Jarak kini kembali ada di antara kami. Aku yang baru kali pertama ditinggal sementara setelah akad suci itu dikumandangkan, tentu saja reflek meneteskan bulir dari mata.
Sungguh, ini bukan perkara bisa menahan atau tidak. Namun, ini perihal kisah masuknya babak baru pada kisah romansa kami.
Hari demi hari berlalu. Benakku masih difokuskan runtutan kewajiwan yang kupilih sebelumnya. Aku terkadang bingung. Di suatu titik, aku menikmatinya. Di suatu titik, aku terbebaninya.
Melakukan hal yang disukai da nada prospek baik kedepannya bukannya tak boleh dilakukan.. Hanya cara melakukannya perlu disikapi dengan matang.
Semisal, menumpuk to do list itu kurang elok. Ia bisa mengikit enjoynya diri.
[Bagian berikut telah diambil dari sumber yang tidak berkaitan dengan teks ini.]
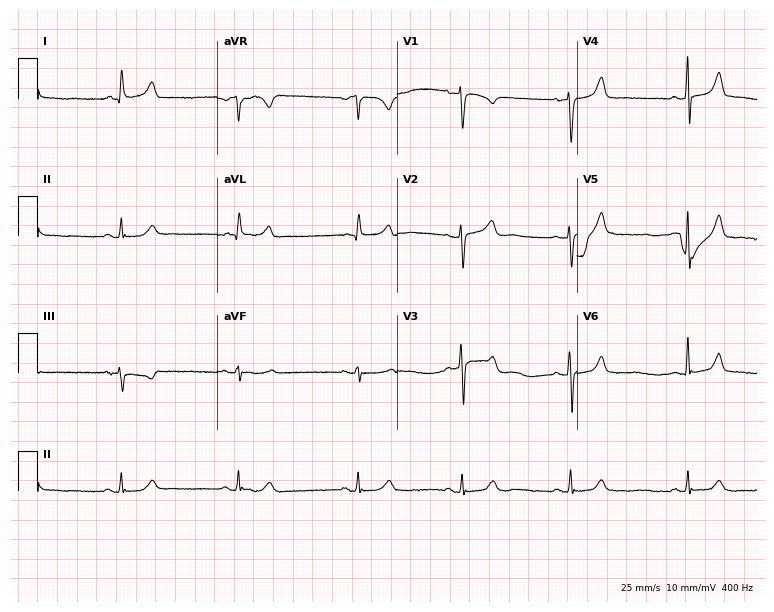
Resting 12-lead electrocardiogram. Patient: a 36-year-old female. None of these six findings is recorded: first-degree AV block, right bundle branch block, left bundle branch block, sinus bradycardia, atrial fibrillation, sinus tachycardia.

Ia bisa menepis impian sejati.
So, tentu aku sedang berusaha keluar dari jeratan ini. Ya, untuk kali ini diri masik kutoleransi. Namun, di masa selanjutnya ini mesti jadi peringatan dini.
Lebih cepat dikerjakan lebih baik. Mengerjakan dengan kesadaran membuat kita melakukan upaya terbaik.
Jika ada yang tak beres dari ini semua, tentu efeknya akan terasa pada dunia yang mengelilingi kita. Aku belajar banyak. Tak mau terus-terusan terjambak.
Kemarin, ada yang mengirim bunga di pintu jiwa. Ia berbisik hatinya terketuk dengan jejak yang tersisa dariku sebelumnya.
Ia meminta tolong untuk digenggam tangannya, dibawakan tangga ke dekatnya. Sontak, aku pun datang dan ia senang.
Kubilang, aku tak bisa menjanjikan apa yang kau ingin terwujud dengan mudah, aku hanya bisa memperlihatkan padamu apa jalan yang mungkin bisa kamu lewati dengan indah. Indah dengan segala lika-liku nan reward di dalamnya.
Tak perlu menunduk terlalu lama, kataku. Kamu bukan tak mampu, kamu hanya belum tahu. Dan mereka lebih dulu tahu.
Tak mengapa bila pada awalnya kau tak tak tahu arah. Yang paling penting, kau mestilah cari tahu dan jangan puas akan itu.
Terakhir kuucap “kapan-kapan aku mention kamu” (senyum).
Kembali lagi pada bagaimana meluluhkan pria. Jujur, aku bukan pawangnya. Pria yang hadir dihidupku bukan tipikal yang kululuhkan atau kata orang kutaklukkan.
Tidak, ia datang dengan sendirinya atas kuasa Tuhan. Ia mengisi kosongnya diri dan semrawutnya keadaanku waktu itu.
Aku pernah berada di masa tak punya kedekatan spesial dengan siapapun. Semuanya hanya sisa-sisa kenang, yang menyayat karena tak kembali pulang.
Ia yang berhasil membuatku menangis sejadi-jadinya. Ledakan emosi menggelegar saat ia merangkul innerchild dan traumatis yang ada.
Setelahnya, ia sama sekali tak terbawa suasana. Iia memberi pemahaman padaku dan mengukir senyum di wajahku. Bahkan seringai tawa bertamu tiba-tiba. Ajaibnya momen itu.